Prevents premature destruction of local objects.

Ruby’s garbage collector is conservative; it scans the C level machine stack as well. Possible in-use Ruby objects must remain visible on stack, to be properly marked as such. However, Rust’s compiler optimizations might remove the references to these objects from the stack when they are not being used directly.

Consider the following example:

use rb_sys::{rb_str_new_cstr, rb_str_cat_cstr, RSTRING_PTR, rb_gc_guard};

unsafe {
    let s = rb_str_new_cstr(" world\0".as_ptr() as _);
    let sptr = RSTRING_PTR(s);
    let t = rb_str_new_cstr("hello,\0".as_ptr() as _); // Possible GC invocation
    let u = rb_str_cat_cstr(t, sptr);
    rb_gc_guard!(s); // ensure `s` (and thus `sptr`) do not get GC-ed
}

In this example, without the rb_gc_guard!, the last use of s is before the last use of sptr. Compilers could think s and t are allowed to overlap. That would eliminate s from the stack, while sptr is still in use. If our GC runs at that very moment, s gets swept out, which also destroys sptr.
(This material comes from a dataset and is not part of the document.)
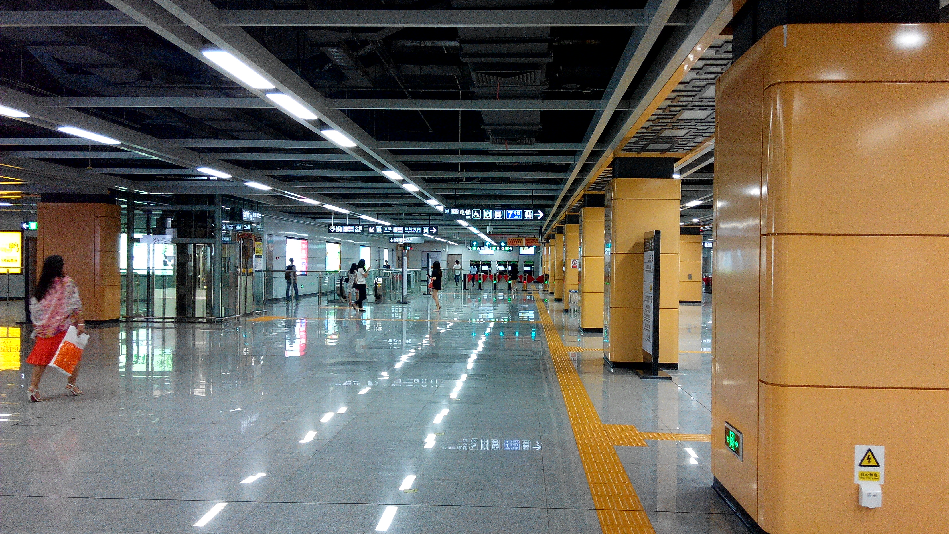 深圳地铁7、9号线 红岭南站大堂

In order to prevent this scenario, rb_gc_guard! must be placed after the last use of sptr. Placing rb_gc_guard! before dereferencing sptr would be of no use.

Using the rb_gc_guard! macro has the following advantages:

• the intent of the macro use is clear.

• rb_gc_guard! only affects its call site, without negatively affecting other systems.

Example

use rb_sys::{rb_utf8_str_new_cstr, rb_gc_guard};

let my_string = unsafe { rb_utf8_str_new_cstr("hello world\0".as_ptr() as _) };
let _ = rb_gc_guard!(my_string);